If you are trying to sync the S3 bucket to an empty local directory, you could be able to download all the files from the S3 bucket recursively
Hope you have now understood about S3 sync and source and destination.
Here is the pictorial representation of what we did now.
how to upload and download with s3 sync.
Sync and delete the extra files on the S3 destination
While performing the sync, What if we want to remove some files to maintain the sync state either at the source or destination. local path or S3
Let's suppose we have a file in the S3 bucket but not on the local path.
As we have seen if we use the S3 path as the source and local path as the destination and perform the sync, the missing file would be downloaded
Let's suppose we have a file in the Local path but not on the S3 bucket
If we do a sync with the local path as a source and the S3 bucket as destination the file would be uploaded to the s3 bucket.
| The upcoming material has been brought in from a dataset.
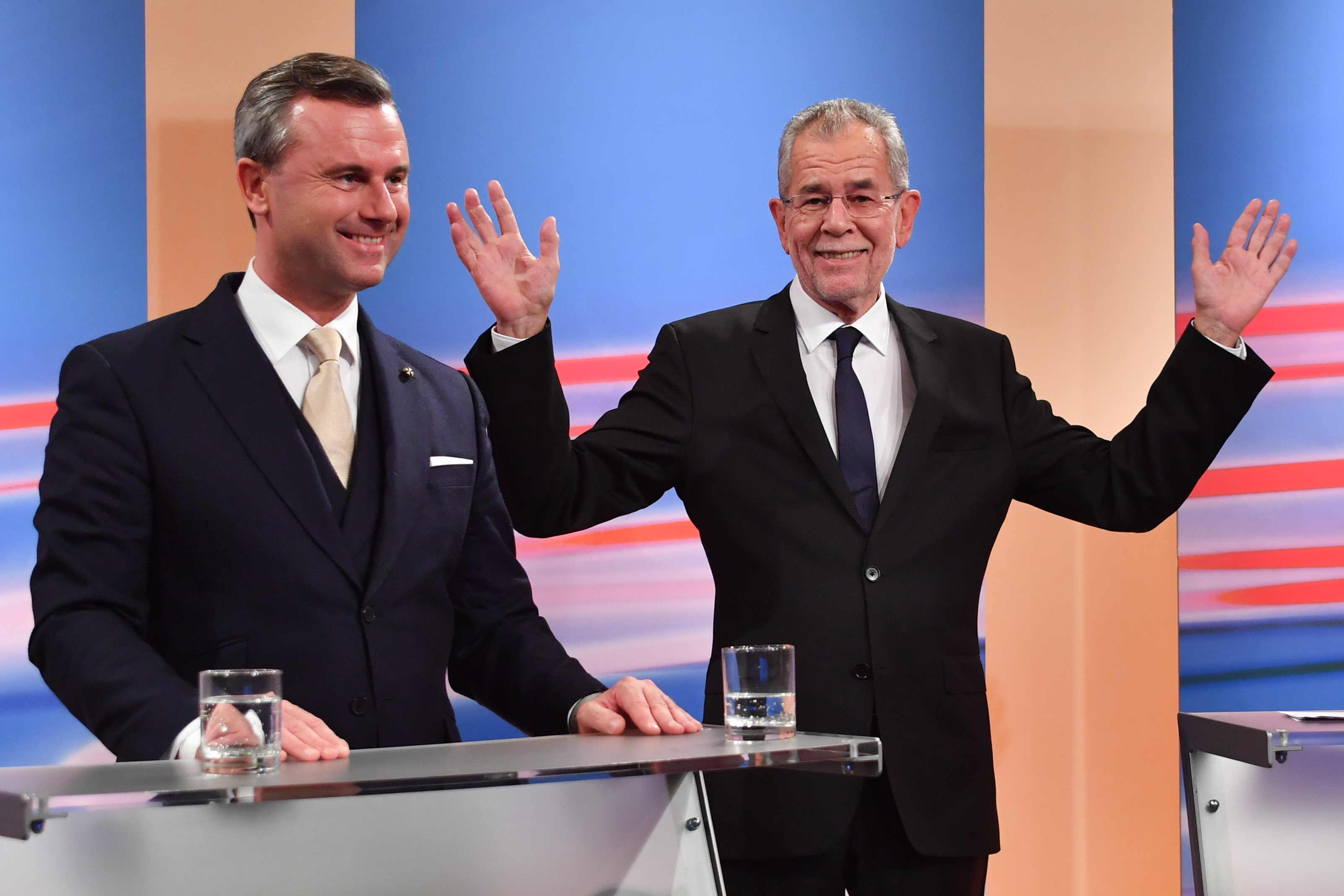 Wahl zum österreichischen Bundespräsidenten am 4. Dezember 2016. Bild zeigt Norbert Hofer und Alexander Van der Bellen nach der Wahl im ORF-Studio in der Hofburg.

Now let's say we want to delete the file at the destination if the file is not present in the source.
How to do it?
You need a special option to be passed to the aws s3 sync command
--delete (boolean) Files that exist in the destination but not in the
source are deleted during sync.
Let us see it in real time
I have the local directory ( source ) with the following files
⚡ tree .
.
├── testdir1
│ └── testfile1
├── testdir2
│ └── testfile1
├── testfile1
├── testfile2
└── testfile3
I am trying to sync this local directory with a remote S3 bucket which has the following files
⚡ aws s3 ls s3://gritfy-s3-bucket1 – recursive 2022-06-18 00:47:40 0 testdir1/testfile1 2022-06-18 00:47:41 0 testdir2/testfile1 2022-06-19 22:27:15 0 testdir3/ 2022-06-19 22:29:58 0 testdir3/testfile1 2022-06-17 21:42:30 0 testfile1 2022-06-17 21:42:30 0 testfile2 2022-06-17 21:42:30 0 testfile3
as you can see there is a directory named testdir3
and file inside, which is not present on the source
Let us see how to delete it on the S3 bucket.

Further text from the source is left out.